Summary
There is an urgent need for effective anti-viral drugs to combat the
COVID-19 crisis. The identification and development of these drugs
depend on effective clinical trials. However, there are tremendous
challenges for the development of drug therapies under pandemic
conditions, even for drugs repurposed from other indications. Current
barriers that have limited previous trials include lack of
pathophysiologic understanding of disease, unoptimized dose, operational
and regulatory difficulties, poorly defined therapeutic timing windows,
broad non-specific outcome measures, non-randomized and underpowered
trial designs. As a result, though the knowledge previous trials have
provided has been invaluable, conclusive results are lacking.
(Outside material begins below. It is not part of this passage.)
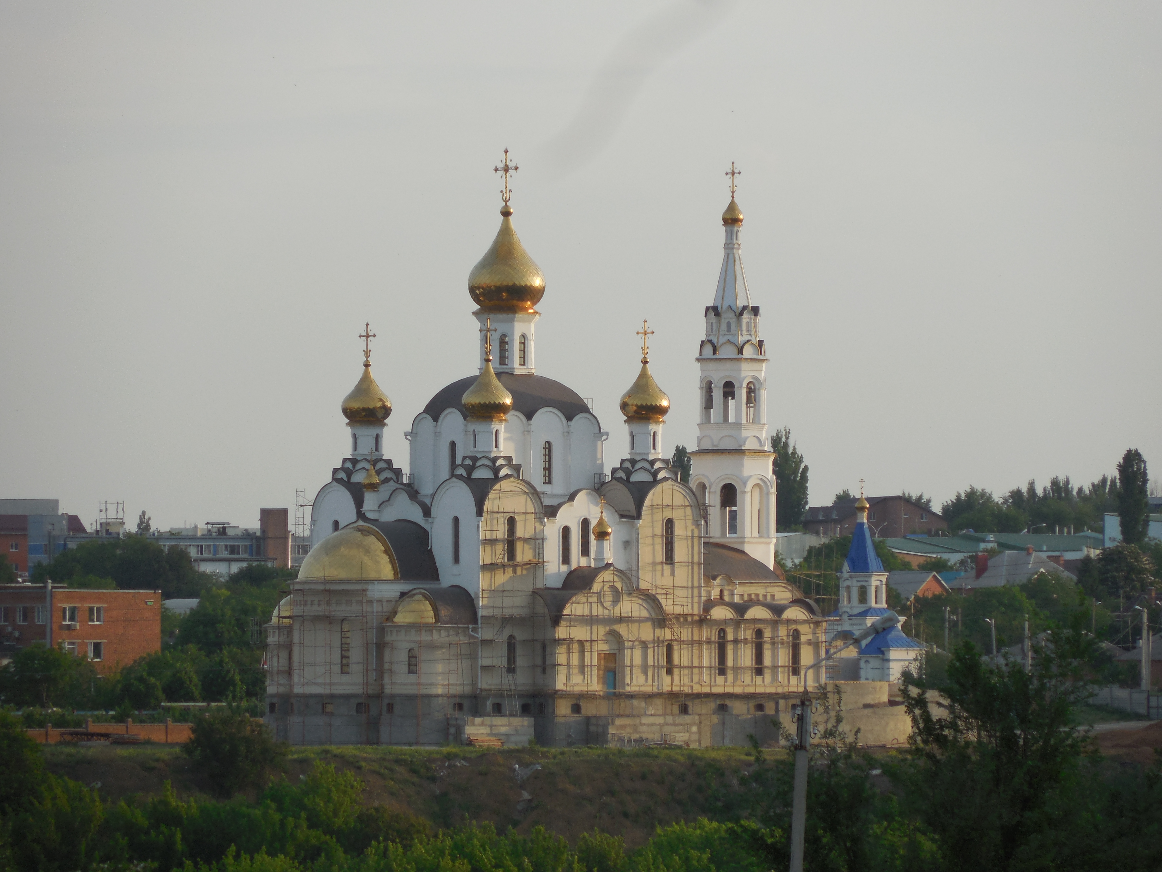 Свято-Троицкий пятипрестольный собор на территория Иверского женского монастыря: улица Неклиновская, 3 (Северный жилой монастырь), Ростов-на-Дону, Ростовская область

Despite
crisis conditions, we cannot forsake the need for well-designed clinical
trials. We present 3 key ideas, namely, adhering to translational
science principles, leveraging innovative trial design and implementing
4R concept to increase likelihood of trial success and to produce
high-quality data. Furthermore, we think it is particularly important to
establish Global Clinical Trial models (e.g., adaptive platform trials)
that can be implemented rapidly wherever a new pandemic breaks out.
Conducting such trials is certainly a tremendous undertaking that will
need significant resources and commitment. This will require
international cooperation and a shift in the global pharmaceutics
research landscape. Finally, we hope that this unprecedented pandemic
will lead to development of more robust infectious disease research
infrastructure and funding to help mitigate future pandemics.